The Kaohsiung City Government yesterday said it would review a Kaohsiung Film Archive plan to screen a documentary about World Uyghur Congress president Rebiya Kadeer at an upcoming film festival after representatives of the tourism industry said it could be keeping Chinese tourists away.
City Government Secretary-General Hau Chien-sheng (郝建生) told reporters the city’s Information Office would review the plan, adding that the city government had not been informed of the inclusion of the documentary before the festival organizers unveiled the list of films for the Oct. 16 to Oct. 29 event.
The city government was responding to calls from representatives of the tourism industry.
“[The visit by] the Dalai Lama dealt a blow to [tourism in the city],” Kaohsiung Tourism Association chairman Tseng Fu-hsing (曾福興) told reporters yesterday.
The Dalai Lama was invited by local government heads in the south, including Kaohsiung Mayor Chen Chu (陳菊), to comfort victims of Typhoon Morakot, which wreaked havoc in southern Taiwan last month.
“I hereby urge the city government to cancel the plan to screen the documentary, as it is too sensitive and could harm cross-strait relations,” Tseng said.
A Kaohsiung hotelier said travel agencies arranging trips for Chinese tour groups were avoiding Kaohsiung City and canceling restaurant stops booked for the groups.
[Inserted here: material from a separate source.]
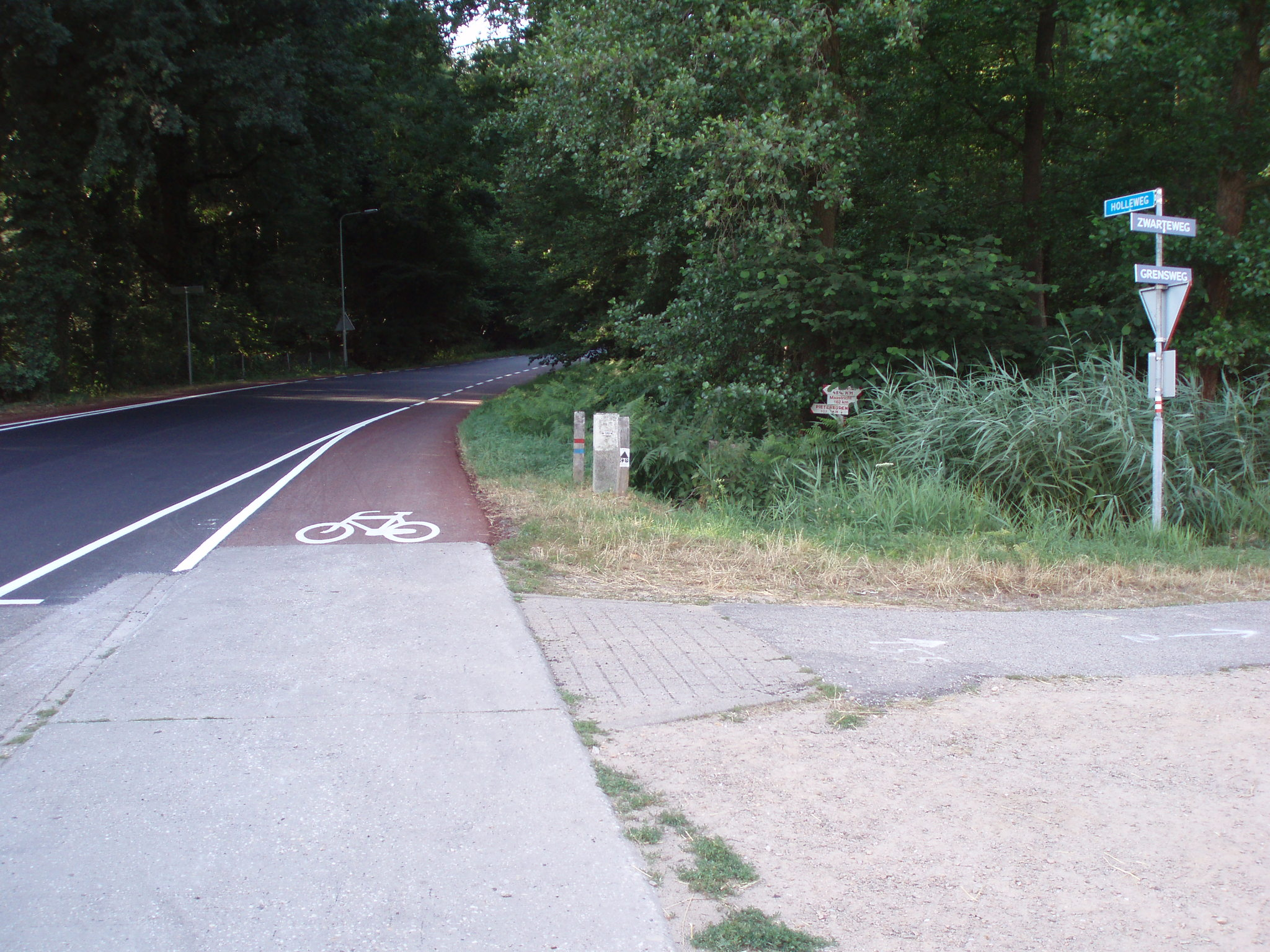 eigen foto 2006 (c) looi

Kaohsiung City Tourism Bureau Director-General Lin Kun-shan (林崑山) confirmed that hotels including the Han-Hsien International Hotel and the Lees Hotel had informed the city government of cancellations by Chinese tour groups.
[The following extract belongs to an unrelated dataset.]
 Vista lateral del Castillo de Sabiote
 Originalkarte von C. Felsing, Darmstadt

Liu Shiu-ying (劉秀英), director of the archive and one of the festival organizers, said on Sept. 5 that the documentary, titled The 10 Conditions of Love, had been chosen because it fits one of the themes for this year: “people power.”
Beijing claims US-based Kadeer is a terrorist and has accused her of inciting unrest in the Xinjiang earlier this summer.
In protest at the festival’s refusal of a request from the Chinese Consulate in Australia not to air the documentary at the film festival, China withdrew its four films from the event late last month.
Huang Hao-chieh (黃皓傑), one of the organizers of the festival, said the festival’s official Web site had been hacked early this month and a message left on the site instructing the organizers to drop the documentary.
Huang said it would be an insult to Taiwan’s freedom of speech if the archive canceled the screening, adding that the organizers hoped to bring a variety of perspectives to the festival.